Since the global financial crisis of 2008 there has been some serious soul searching within the world of financial academia because barely anyone sounded the alarm. There was an enormous looming crisis but how many academics came out and said this was about to happen? About two. In the wake of the worst recession on record, academics are thinking differently about the market and so too are the finance industry and its regulators.

Policy makers have flooded financial markets with liquidity so institutions could survive and have brought interest rates down to zero or even negative levels in some cases. It has helped the industry to survive but now everyone is trying to figure out how to make money in a market increasingly beset with evermore costly regulation.

Financial chief executives considering what to do are increasingly looking to cut costs and increase efficiencies through further technological innovation. It is necessary in an industry where costs can remain stubbornly constant. A recent study shows that the cost of creating and maintaining one dollar of an intermediated financial asset over 130 years is consistently about two cents. We know the financial services sector is a consummate user of various types of computer and telecommunications technology and we know the sector attracts high calibre people - so why is this cost not coming down? Perhaps because the public is getting more benefits per unit cost from the financial services industry than before, but neither the public nor the academics think so.

For profitability to improve there needs to be a fundamental change within technology and automation within financial services. A paradigm shift akin to the evolution of the scanner which allowed visual images of documents to be shared costlessly across a network. And it is coming – crypotechnologies is a major IT innovation and catalyst for change and the finance industry has taken note.

Crypotechnologies – or distributed consensus ledgers known as 'blockchains' - can improve the efficiency of the whole system and processes around transactions while reducing costs. It is easy to use, very open and there are no licences or entry barriers. A number of very large industry players have entered into this space and there are a host of research and development consortia, accelerators, and venture capitalists looking to invest in a development which is at the intersection of technology, communications and the financial services.

However, it won’t be plain sailing. Distributed technology is horizontal and open but the problem is that most financial services firms are organised into vertical silos. Introducing cryptotechnologies across the board would involve convincing various people up and down the various divisions that they have to adopt this new technology in a potentially arduous task.

But this is where the opportunity for start-ups arises as such ventures can decide to focus on just one slice of a financial services business. For example, a start-up could manage only certain types of payments or focus on the storage and protection of customers’ digital identities. There is a growing view that banks, which have invested very heavily into security, could increasingly seek to leverage those capabilities and store peoples’ identities for use in authorised transactions.
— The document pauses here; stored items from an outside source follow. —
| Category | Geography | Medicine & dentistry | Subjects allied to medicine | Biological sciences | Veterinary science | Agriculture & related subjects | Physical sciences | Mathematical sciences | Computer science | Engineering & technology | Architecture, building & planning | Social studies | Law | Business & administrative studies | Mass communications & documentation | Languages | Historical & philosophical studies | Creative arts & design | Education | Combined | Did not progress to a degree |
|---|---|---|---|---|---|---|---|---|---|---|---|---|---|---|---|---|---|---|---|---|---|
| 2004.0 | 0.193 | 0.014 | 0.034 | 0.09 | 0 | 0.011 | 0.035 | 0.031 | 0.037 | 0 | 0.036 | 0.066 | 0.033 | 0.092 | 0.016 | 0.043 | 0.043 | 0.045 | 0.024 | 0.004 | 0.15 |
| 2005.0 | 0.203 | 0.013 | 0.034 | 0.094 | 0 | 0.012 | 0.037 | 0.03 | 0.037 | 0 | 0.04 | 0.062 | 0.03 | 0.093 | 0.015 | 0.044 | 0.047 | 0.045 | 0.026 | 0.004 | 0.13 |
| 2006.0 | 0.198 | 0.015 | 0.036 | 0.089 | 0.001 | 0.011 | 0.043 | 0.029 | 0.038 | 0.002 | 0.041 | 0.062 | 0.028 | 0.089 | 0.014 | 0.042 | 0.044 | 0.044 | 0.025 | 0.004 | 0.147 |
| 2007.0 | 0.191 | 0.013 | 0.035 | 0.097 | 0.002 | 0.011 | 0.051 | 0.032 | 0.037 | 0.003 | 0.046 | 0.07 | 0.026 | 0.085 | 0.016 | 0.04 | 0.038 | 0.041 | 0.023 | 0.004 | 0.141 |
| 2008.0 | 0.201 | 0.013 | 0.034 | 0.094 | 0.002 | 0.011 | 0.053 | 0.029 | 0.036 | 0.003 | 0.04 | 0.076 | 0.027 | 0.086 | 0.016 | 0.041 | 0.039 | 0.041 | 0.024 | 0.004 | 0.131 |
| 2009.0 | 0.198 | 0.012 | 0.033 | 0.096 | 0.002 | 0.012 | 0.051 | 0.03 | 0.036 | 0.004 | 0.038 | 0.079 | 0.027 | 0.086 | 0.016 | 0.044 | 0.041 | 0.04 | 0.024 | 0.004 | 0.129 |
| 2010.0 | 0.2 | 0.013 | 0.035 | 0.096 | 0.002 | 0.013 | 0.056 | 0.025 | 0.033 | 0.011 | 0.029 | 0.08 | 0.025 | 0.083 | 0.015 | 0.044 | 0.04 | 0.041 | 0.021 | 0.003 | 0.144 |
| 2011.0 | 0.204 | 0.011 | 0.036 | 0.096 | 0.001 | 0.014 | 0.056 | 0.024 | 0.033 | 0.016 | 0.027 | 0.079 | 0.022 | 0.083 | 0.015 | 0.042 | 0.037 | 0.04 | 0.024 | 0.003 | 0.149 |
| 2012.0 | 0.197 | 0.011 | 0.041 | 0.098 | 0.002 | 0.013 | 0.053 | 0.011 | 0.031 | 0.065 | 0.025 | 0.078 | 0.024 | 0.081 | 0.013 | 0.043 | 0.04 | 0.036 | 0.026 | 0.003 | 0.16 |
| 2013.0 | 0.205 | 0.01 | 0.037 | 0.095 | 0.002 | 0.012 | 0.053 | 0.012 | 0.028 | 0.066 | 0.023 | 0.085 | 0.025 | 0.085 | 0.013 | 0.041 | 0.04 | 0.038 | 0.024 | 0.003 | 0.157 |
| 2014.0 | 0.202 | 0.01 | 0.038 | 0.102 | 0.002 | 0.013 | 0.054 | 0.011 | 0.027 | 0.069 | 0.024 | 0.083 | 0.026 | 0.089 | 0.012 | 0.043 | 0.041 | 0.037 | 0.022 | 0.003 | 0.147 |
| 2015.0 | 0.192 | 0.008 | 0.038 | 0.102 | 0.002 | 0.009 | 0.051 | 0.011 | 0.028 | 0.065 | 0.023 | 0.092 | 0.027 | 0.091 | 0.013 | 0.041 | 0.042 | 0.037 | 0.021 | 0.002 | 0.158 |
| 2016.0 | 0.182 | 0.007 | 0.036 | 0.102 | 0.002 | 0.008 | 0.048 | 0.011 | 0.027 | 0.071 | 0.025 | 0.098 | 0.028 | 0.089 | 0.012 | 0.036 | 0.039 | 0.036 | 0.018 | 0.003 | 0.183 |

Regulators are taking notice of this emerging distributed ledger technology with the US Securities and Exchange Commission considering whether to regulate it under rules that already exist for 'Transfer Agents'. Even though Blockchain technology is nothing like a transfer agent – which charges a fee for money or assets changing hands - this is where the US regulatory viewpoint is at present.

From a legal perspective it is a very interesting time to start considering how these digital ledgers are going to be regulated, particularly as people are quite enamoured with the idea that the pendulum has shifted in the direction of cryptography. The view is that if computer science can do a better job than humans, who have to be incentivised every step of the way, then why not use it.